Photos by Sven Martin.
Santa Cruz is best known for its mountain bikes, including the legendary V-10 downhill bike, but it has dabbled in the road and cyclocross markets as well, most notably with the legendary Stigmata ‘cross bike. Last week Bicycle Times got a sneak peek at the return of that bike along with a few new mountain bike models.
The bikes were introduced on the South Island of New Zealand, perhaps the most picturesque place I’ve ever visited, and a warm respite from the bitter cold back at Bicycle Times HQ. Our guides for the week were Anka and Sven Martin, who get the eternal summer every year, splitting time between the race circuit in the Northern Hemisphere and the rest of the year down south.
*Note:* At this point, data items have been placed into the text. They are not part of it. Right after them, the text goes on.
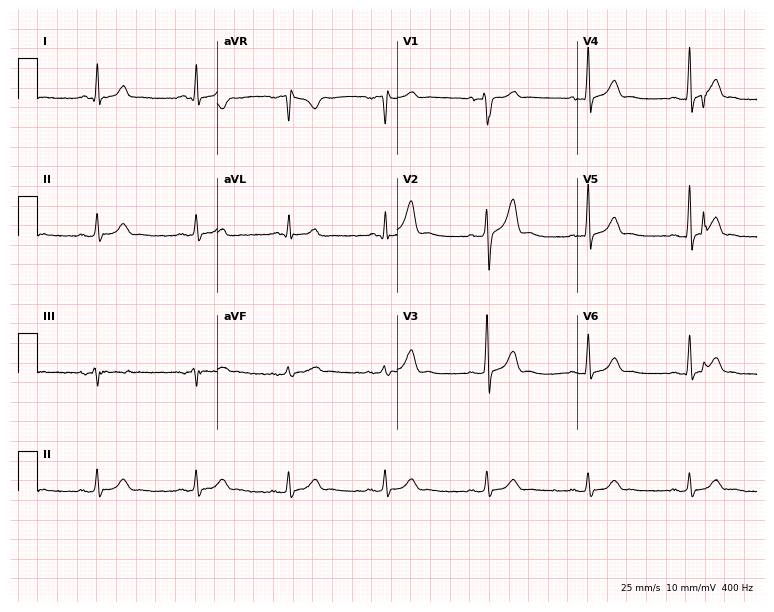
Standard 12-lead ECG recorded from a man, 38 years old (7.3-second recording at 400 Hz). Read as a normal ECG.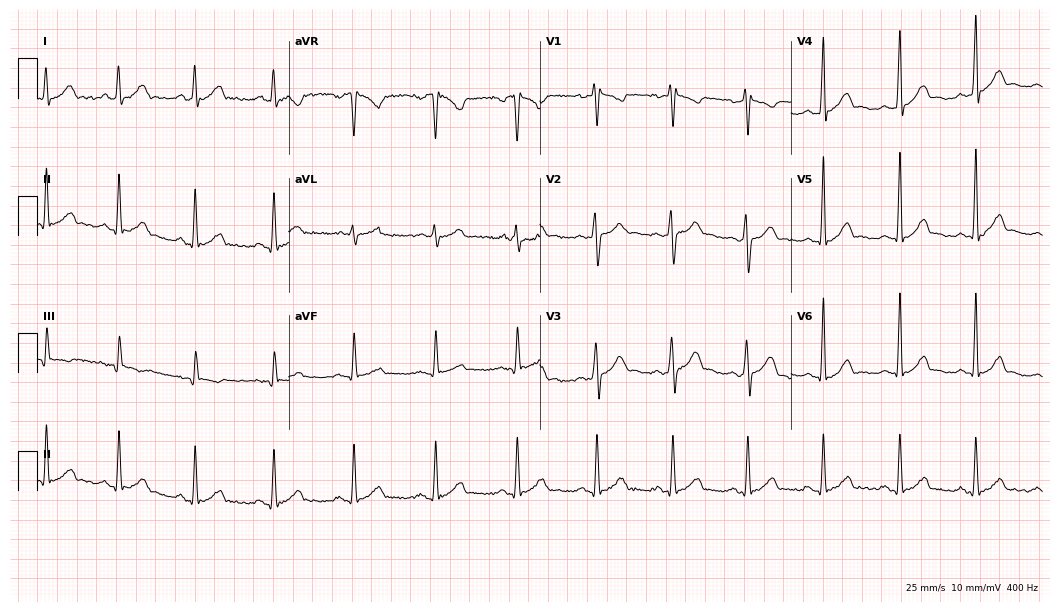
12-lead ECG from a 31-year-old male patient. Recorded interpretation: within normal limits.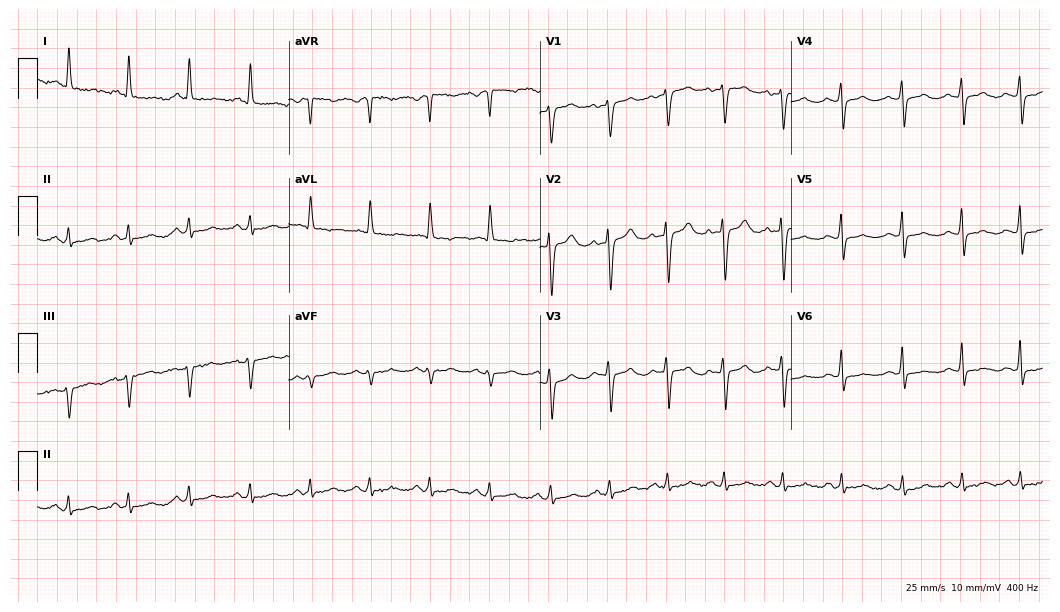
12-lead ECG from a 58-year-old woman. No first-degree AV block, right bundle branch block (RBBB), left bundle branch block (LBBB), sinus bradycardia, atrial fibrillation (AF) or sinus tachycardia recorded for this tracing.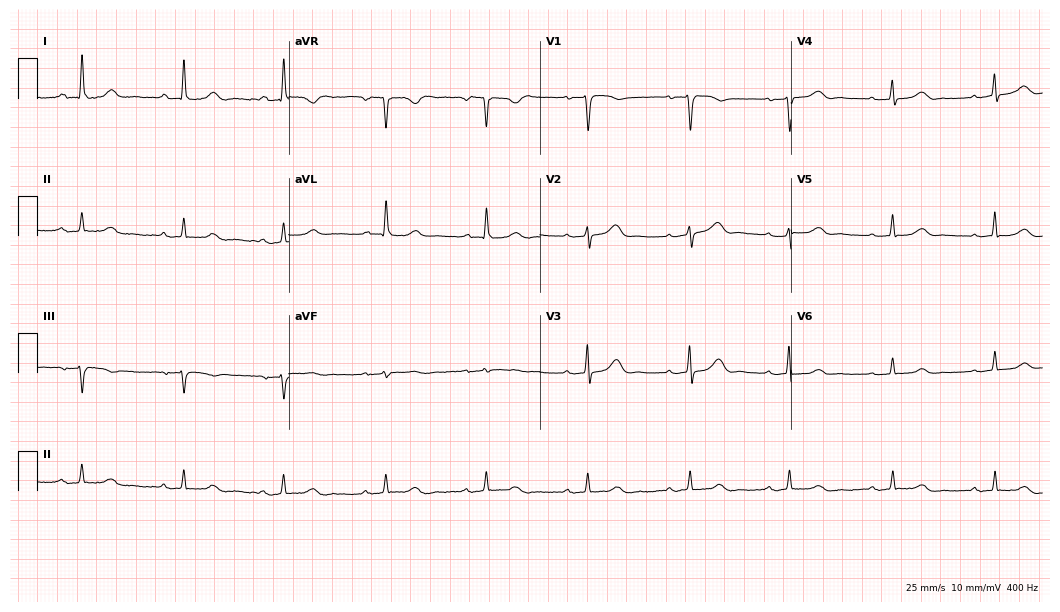
ECG — a 72-year-old woman. Findings include first-degree AV block.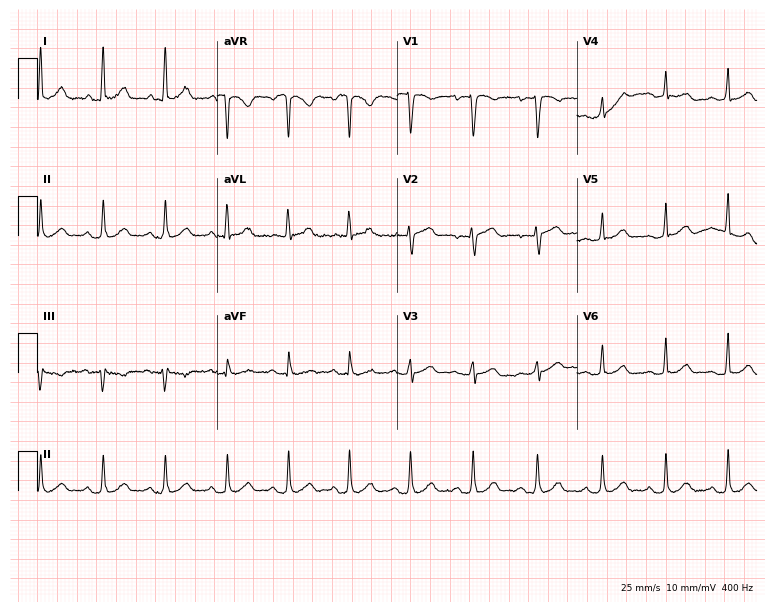
12-lead ECG (7.3-second recording at 400 Hz) from a woman, 32 years old. Labelled as a normal ECG.

They also somehow find the time to run HouseMartin All Mountain Adventure guide service, and I’d be happy to recommend them.
On to the bikes….
About a decade ago Santa Cruz released the Stigmata and it became an instant favorite. Long after it ceased production Santa Cruz still received regular requests for frames and sponsored riders like Steve Peat were still riding their old Stigmatas for training.
The new Stigmata is full carbon fiber with all the modern standards, including a first for Santa Cruz, a press fit bottom bracket shell (we are as shocked as you are). All cables are routed internally and in true race bike style, there are no fender or rack mounts. Tire clearance is generous, with room for a 41 mm tire, so this could be a hell of a dirt road bomber as well.
After lunch in Nelson, we all headed about an hour out of town to stay at the Kimi Ora eco resort located inside the Kaiteriteri Mountain bike park. A small group of us took a quick rip on the Stigmata to get dialed in for the next day’s ride. Stateside, we know a bike park as ski resort/downhill trails, but this bike park is mostly purpose-built cross country tracks, with a few faster and more technical trails.
We took most of the next day to ride a abandoned mining rail line, ending up at the Rough and Tumble Bush Lodge in the early evening.
Our ride covered a ton of different terrain, from pavement to short bits of technical trail. The Stigmata handled it all in stride, feeling best when pushed hard, as a race bike should. I’m curious to try it with bigger tires, but I was impressed with the stock Maxxis Mud Wrestler 700×33 cross tires. These were set up tubeless on WTB i19 rims, and even at 60 psi they provided decent traction, and zero flats. Props to Santa Cruz for shipping these bikes (and most all of its bikes) set up tubeless.
I rode the CX1 model, and much like a 1×11 mountain bike drivetrain, I didn’t miss a second ring on my crank. I wouldn’t have minded a smaller chainring than the stock 42, but this is a race bike, and a 42×11-36 sounds like race gearing to me, so I should just HTFU.
Frame and fork will be $2,300, with complete bikes from $3,700 to $6,800. All bikes use SRAM drivetrains and hydraulic brakes.
Highball Carbon 29
We got to sample the mountain bikes on the almost complete Old Ghost Trail. When complete it will be New Zealand’s longest singletrack. More importantly than length, this is a stunning place to ride a bike. It is a 50-mile-long point to point trail that uses old mining trails and rail lines combined with some very modern trail building that snakes around, up and over some seriously amazing mountains.
The Highball Carbon 29 is now 10 mm shorter in the chainstays (430 mm) and longer in the top tube (24.6 in the large I was riding) with a steep 70.5 degree head angle with the stock 100 mm fork. This gives the bike a somewhat high-strung racy feel. Santa Cruz is aiming this bike at the cross country and endurance race crowd, and this geometry should appeal to that class of rider. I swapped out the stock 90 stem for a 70 mm and felt very at home after that.
We also sampled the Highball Carbon 27.5. For the first time ever, I actually preferred a 27.5 hardtail to a the 29er version. The slight differences in geometry ended up with wheelbases that are almost identical, but to me the day was won by the more reasonable headtube angle (69 degrees) of the 27.5. Or maybe it was the dropper post on the smaller wheeled bike? While these hardtails are aimed at the cross country race market, even that is seeing more riders on droppers.
Prices start at $2,800 for the base model to $8,800 for the full XTR/Enve bling bike. Bare frames only come in the CC level, for $1,900. Prices are the same for 27.5 or 29.
I shot a lot more photos than I usually do, but when I looked through my photos and what Sven Martin provided, I thought my readers would be better served with his work. Thanks Sven!